Crítica editada após os indicados ao Oscar 2018

Atenção: a crítica contém spoilers.

É bem interessante notar como os filmes de terror são aceitos de forma diferente pelo público. Basicamente, o que é necessário para um longa do gênero ser considerado “bom” é que ele, de alguma maneira, assuste. Não cabe ao horror a função de conscientizar, de debater, enfim, de ter uma postura mais séria. É basicamente a diversão gerada pelo medo seguro do lado de cá da tela.

Há, claro, exemplos de “horrores” que assumem a responsabilidade de discutir algo relevante, como “A Bruxa”, que, no fim das contas, é um filme sobre libertação feminista. É difícil notarmos essa premissa, já que estamos acostumados a esperar simplesmente os sustos diante de um longa de terror, porém, só há o que elevar esse gênero tão massacrado quando ele se posta em posição de debates socialmente relevantes – algo que o drama é quase condicionado a fazer.

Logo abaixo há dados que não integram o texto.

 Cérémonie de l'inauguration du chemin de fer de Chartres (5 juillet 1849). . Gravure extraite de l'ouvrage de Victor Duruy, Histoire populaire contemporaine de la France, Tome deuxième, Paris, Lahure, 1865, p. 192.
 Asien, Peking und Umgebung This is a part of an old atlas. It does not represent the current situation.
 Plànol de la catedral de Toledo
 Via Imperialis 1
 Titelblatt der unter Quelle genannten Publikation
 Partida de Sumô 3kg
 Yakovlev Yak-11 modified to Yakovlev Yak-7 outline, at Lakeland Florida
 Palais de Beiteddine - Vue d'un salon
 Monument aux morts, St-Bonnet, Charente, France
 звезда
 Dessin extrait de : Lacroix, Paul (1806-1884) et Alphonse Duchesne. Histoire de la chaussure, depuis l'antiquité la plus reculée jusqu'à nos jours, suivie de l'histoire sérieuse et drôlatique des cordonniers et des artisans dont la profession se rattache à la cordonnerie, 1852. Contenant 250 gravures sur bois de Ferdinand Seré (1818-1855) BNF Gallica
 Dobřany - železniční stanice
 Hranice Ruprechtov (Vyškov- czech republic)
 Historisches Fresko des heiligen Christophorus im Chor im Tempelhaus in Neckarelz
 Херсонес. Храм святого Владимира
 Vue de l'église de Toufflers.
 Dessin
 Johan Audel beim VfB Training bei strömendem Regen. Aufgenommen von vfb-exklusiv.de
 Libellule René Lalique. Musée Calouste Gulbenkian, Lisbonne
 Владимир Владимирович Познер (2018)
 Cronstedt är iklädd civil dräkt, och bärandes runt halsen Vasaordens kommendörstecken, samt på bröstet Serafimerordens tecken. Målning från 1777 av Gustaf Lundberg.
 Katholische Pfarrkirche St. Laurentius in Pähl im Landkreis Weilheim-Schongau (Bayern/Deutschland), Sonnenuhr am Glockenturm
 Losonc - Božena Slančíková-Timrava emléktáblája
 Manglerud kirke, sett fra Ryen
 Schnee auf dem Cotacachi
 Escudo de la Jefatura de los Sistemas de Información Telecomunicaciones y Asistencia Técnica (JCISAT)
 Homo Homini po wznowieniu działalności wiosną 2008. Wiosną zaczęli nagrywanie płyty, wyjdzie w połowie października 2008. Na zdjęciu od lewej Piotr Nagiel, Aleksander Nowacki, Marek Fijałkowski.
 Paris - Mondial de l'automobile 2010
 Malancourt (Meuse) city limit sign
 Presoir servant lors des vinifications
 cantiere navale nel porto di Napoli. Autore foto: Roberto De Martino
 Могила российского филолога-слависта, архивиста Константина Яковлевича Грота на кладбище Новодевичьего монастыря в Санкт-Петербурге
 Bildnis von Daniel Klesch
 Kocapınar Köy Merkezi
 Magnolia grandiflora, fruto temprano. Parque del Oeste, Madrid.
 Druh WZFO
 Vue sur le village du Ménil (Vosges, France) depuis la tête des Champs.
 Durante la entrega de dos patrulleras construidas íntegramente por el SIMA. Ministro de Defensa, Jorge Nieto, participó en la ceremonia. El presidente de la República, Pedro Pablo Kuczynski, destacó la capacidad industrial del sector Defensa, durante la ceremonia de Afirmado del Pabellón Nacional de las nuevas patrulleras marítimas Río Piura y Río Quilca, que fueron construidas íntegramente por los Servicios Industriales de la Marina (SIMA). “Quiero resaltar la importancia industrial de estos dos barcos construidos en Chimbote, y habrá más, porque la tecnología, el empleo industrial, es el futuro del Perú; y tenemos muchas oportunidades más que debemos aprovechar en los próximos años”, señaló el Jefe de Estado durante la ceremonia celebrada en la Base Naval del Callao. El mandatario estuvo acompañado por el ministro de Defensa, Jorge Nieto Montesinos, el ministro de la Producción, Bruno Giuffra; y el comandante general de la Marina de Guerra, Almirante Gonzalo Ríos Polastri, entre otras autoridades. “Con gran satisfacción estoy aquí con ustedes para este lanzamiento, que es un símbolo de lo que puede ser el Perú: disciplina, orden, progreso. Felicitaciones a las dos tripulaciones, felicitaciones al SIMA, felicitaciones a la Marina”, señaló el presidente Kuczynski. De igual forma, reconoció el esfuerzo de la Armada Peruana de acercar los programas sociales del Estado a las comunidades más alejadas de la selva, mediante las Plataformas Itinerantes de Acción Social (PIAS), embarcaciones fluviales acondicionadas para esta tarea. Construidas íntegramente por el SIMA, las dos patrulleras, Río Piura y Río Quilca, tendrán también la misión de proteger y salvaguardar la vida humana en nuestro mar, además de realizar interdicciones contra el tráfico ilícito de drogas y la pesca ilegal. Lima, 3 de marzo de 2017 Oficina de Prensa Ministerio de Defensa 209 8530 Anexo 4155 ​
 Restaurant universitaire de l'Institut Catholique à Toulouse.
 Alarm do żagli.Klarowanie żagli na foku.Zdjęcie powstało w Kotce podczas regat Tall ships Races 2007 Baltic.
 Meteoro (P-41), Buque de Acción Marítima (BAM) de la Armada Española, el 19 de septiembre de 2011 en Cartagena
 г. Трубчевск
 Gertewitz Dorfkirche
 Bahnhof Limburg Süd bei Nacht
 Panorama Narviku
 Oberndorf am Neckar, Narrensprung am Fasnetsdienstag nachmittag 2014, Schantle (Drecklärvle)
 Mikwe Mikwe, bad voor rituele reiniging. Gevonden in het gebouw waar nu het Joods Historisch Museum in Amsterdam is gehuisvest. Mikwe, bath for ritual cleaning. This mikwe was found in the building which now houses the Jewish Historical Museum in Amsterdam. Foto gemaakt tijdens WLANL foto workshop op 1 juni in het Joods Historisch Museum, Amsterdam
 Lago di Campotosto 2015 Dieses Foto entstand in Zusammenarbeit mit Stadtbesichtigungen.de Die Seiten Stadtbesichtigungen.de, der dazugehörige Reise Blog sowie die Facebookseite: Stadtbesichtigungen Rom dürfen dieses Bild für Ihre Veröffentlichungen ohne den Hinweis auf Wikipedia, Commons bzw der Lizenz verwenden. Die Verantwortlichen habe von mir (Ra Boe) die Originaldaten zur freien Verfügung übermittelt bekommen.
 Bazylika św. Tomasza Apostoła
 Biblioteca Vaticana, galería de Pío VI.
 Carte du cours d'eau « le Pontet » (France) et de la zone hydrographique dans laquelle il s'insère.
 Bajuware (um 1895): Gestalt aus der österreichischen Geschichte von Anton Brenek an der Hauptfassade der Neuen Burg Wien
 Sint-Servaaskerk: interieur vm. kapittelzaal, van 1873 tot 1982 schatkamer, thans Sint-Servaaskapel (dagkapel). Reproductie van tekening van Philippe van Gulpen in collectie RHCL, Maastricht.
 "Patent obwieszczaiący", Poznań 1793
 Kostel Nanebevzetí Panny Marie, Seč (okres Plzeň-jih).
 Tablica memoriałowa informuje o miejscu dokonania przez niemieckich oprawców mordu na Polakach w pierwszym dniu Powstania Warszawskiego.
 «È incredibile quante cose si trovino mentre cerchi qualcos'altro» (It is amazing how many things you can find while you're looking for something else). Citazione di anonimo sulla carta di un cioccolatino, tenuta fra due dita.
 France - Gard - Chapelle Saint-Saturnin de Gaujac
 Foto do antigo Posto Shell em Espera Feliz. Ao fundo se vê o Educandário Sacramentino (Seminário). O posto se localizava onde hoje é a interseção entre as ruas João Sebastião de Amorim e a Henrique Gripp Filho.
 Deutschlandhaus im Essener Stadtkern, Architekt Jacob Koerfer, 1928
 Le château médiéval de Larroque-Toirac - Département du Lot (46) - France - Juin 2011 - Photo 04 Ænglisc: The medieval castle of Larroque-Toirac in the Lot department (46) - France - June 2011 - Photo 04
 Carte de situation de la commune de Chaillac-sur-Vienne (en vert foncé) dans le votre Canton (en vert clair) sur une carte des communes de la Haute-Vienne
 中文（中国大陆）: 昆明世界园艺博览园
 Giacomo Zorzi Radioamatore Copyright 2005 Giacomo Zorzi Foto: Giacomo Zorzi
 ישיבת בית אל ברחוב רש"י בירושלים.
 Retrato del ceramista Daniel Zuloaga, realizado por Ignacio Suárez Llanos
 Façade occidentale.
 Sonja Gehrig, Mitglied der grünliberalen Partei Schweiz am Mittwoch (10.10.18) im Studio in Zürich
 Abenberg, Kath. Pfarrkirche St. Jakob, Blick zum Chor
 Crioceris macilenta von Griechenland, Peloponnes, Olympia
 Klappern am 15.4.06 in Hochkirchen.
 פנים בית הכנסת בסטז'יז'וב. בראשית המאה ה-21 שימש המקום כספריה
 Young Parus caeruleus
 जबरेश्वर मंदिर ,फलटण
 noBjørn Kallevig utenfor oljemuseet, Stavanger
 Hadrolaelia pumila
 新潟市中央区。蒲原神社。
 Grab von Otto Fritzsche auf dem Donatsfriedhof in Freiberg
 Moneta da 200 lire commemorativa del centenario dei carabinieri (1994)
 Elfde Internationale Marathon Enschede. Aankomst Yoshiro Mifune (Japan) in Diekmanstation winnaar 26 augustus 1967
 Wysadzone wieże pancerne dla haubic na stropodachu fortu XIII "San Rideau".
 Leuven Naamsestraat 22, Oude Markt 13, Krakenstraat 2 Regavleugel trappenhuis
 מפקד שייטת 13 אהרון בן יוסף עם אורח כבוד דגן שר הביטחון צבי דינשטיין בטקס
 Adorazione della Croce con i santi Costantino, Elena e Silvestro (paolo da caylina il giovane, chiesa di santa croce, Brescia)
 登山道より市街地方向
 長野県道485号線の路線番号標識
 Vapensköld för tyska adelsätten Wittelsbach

O terror sensação de 2017 é “Corra!” (Get Out), que desde a estreia no Festival de Sundance, em janeiro, causou tsunami de hype pelas críticas acaloradamente positivas: até o momento a obra tem nota “universalmente aclamada” no Metacritic e 99% de aprovação dos críticos no Rotten Tomatoes – na ranking geral, “Corra!” é o 4º melhor filme da história no site. Para qualquer filme seria um feito e tanto, para um terror, é história sendo feita. Claro, a tabela do site é construída a partir de dados puramente quantitativos, então não, “Corra!” não é uma obra-prima revolucionária para ser o 4º melhor na história – no Metacritic ele é o 12º melhor de 2017 até agora, algo mais próximo do real.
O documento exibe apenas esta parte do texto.